• What you will do:
Without the pictures, extract every line from the start of the material to the line containing "50th | 75th |", both ends included.

• Listed records:
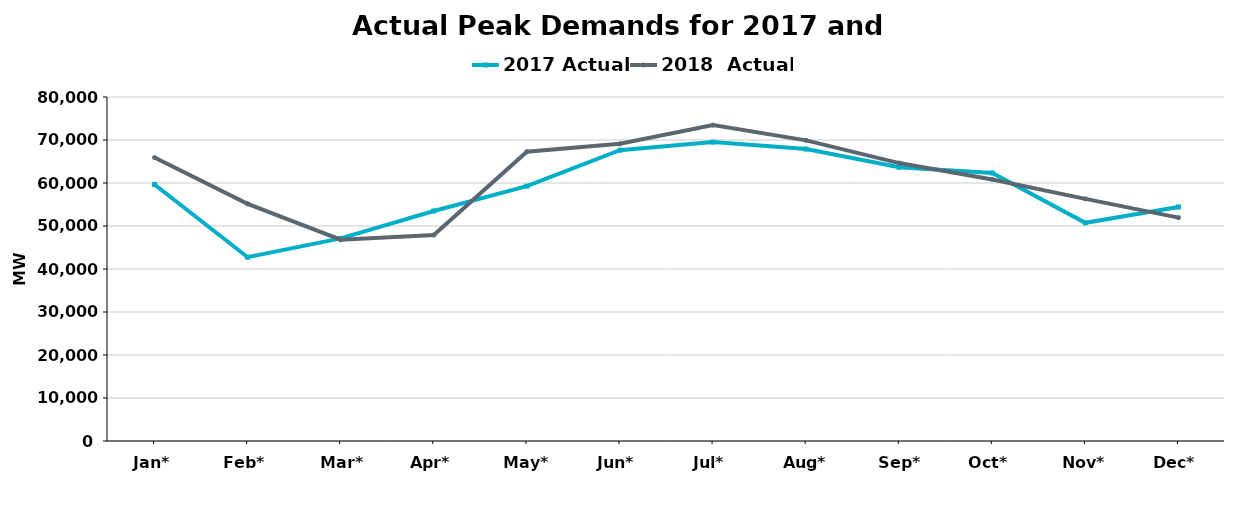
| Category | 2017 Actual | 2018  Actual |
|---|---|---|
| Jan* | 59650 | 65915 |
| Feb* | 42743 | 55163 |
| Mar* | 47116 | 46812 |
| Apr* | 53486 | 47899 |
| May* | 59264 | 67265 |
| Jun* | 67633 | 69123 |
| Jul* | 69512 | 73473 |
| Aug* | 67889 | 69919 |
| Sep* | 63649 | 64630 |
| Oct* | 62333 | 60827 |
| Nov* | 50735 | 56317 |
| Dec* | 54432 | 51956 |
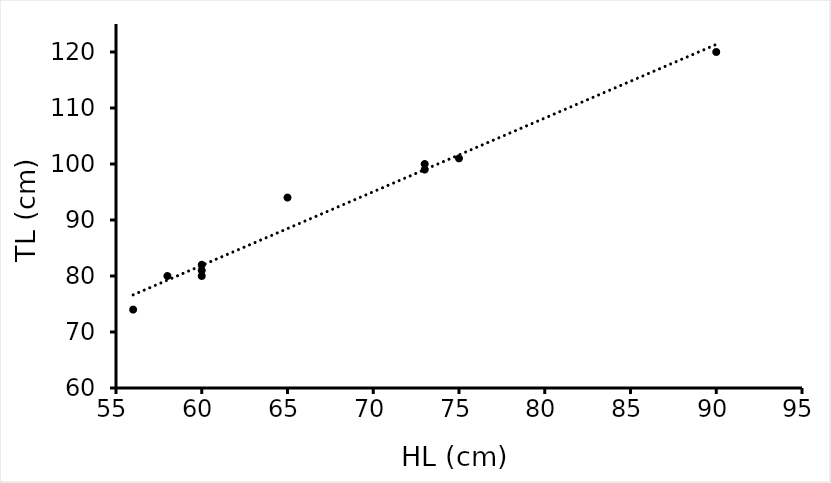
| Category | TL |
|---|---|
| 75.0 | 101 |
| 73.0 | 99 |
| 73.0 | 100 |
| 65.0 | 94 |
| 56.0 | 74 |
| 90.0 | 120 |
| 58.0 | 80 |
| 60.0 | 80 |
| 60.0 | 82 |
| 60.0 | 81 |
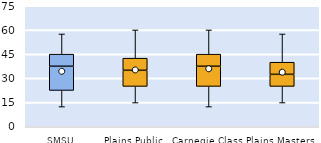
| Category | 25th | 50th | 75th |
|---|---|---|---|
| SMSU | 22.5 | 15 | 7.5 |
| Plains Public | 25 | 10 | 7.5 |
| Carnegie Class | 25 | 12.5 | 7.5 |
| Plains Masters | 25 | 7.5 | 7.5 |
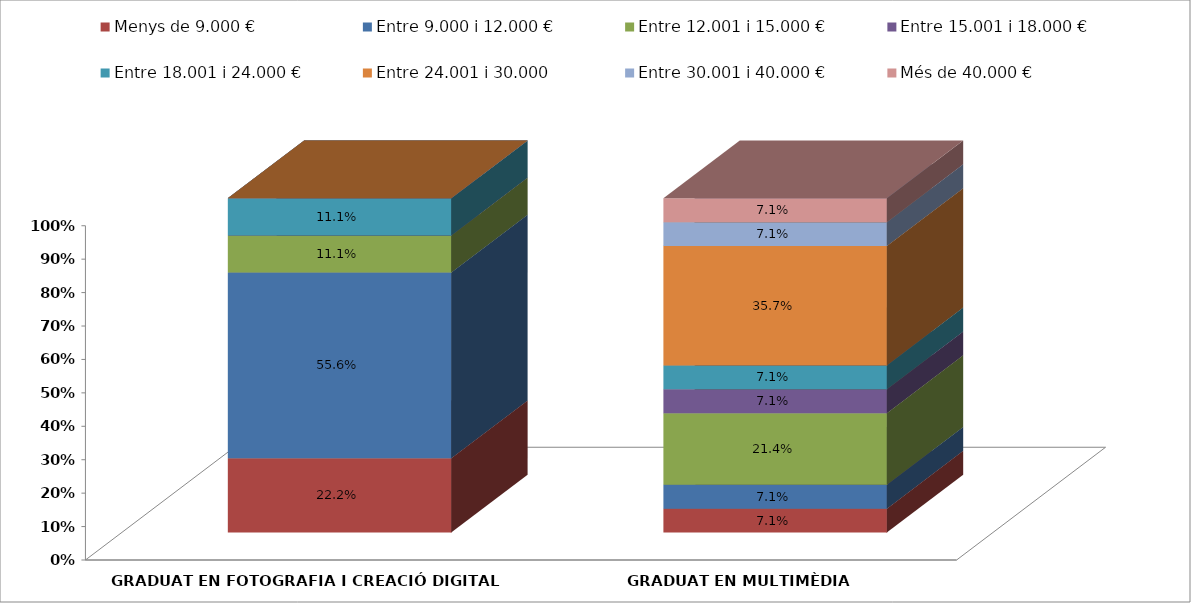
| Category | Menys de 9.000 € | Entre 9.000 i 12.000 € | Entre 12.001 i 15.000 € | Entre 15.001 i 18.000 € | Entre 18.001 i 24.000 € | Entre 24.001 i 30.000 | Entre 30.001 i 40.000 € | Més de 40.000 € |
|---|---|---|---|---|---|---|---|---|
| GRADUAT EN FOTOGRAFIA I CREACIÓ DIGITAL | 0.222 | 0.556 | 0.111 | 0 | 0.111 | 0 | 0 | 0 |
| GRADUAT EN MULTIMÈDIA | 0.071 | 0.071 | 0.214 | 0.071 | 0.071 | 0.357 | 0.071 | 0.071 |
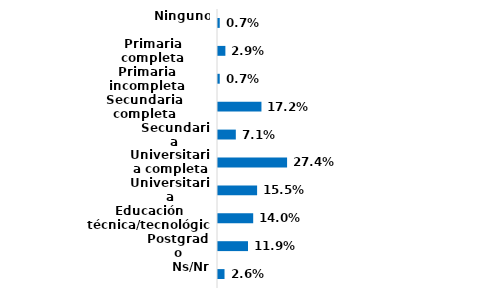
| Category | Series 0 |
|---|---|
| Ninguno | 0.007 |
| Primaria completa | 0.029 |
| Primaria incompleta | 0.007 |
| Secundaria completa | 0.172 |
| Secundaria incompleta | 0.071 |
| Universitaria completa | 0.274 |
| Universitaria incompleta | 0.155 |
| Educación técnica/tecnológica | 0.14 |
| Postgrado | 0.119 |
| Ns/Nr | 0.026 |

• Reply to the task:
| Category | 2017 Actual | 2018  Actual |
|---|---|---|
| Jan* | 59650 | 65915 |
| Feb* | 42743 | 55163 |
| Mar* | 47116 | 46812 |
| Apr* | 53486 | 47899 |
| May* | 59264 | 67265 |
| Jun* | 67633 | 69123 |
| Jul* | 69512 | 73473 |
| Aug* | 67889 | 69919 |
| Sep* | 63649 | 64630 |
| Oct* | 62333 | 60827 |
| Nov* | 50735 | 56317 |
| Dec* | 54432 | 51956 |
| Category | TL |
|---|---|
| 75.0 | 101 |
| 73.0 | 99 |
| 73.0 | 100 |
| 65.0 | 94 |
| 56.0 | 74 |
| 90.0 | 120 |
| 58.0 | 80 |
| 60.0 | 80 |
| 60.0 | 82 |
| 60.0 | 81 |
| Category | 25th | 50th | 75th |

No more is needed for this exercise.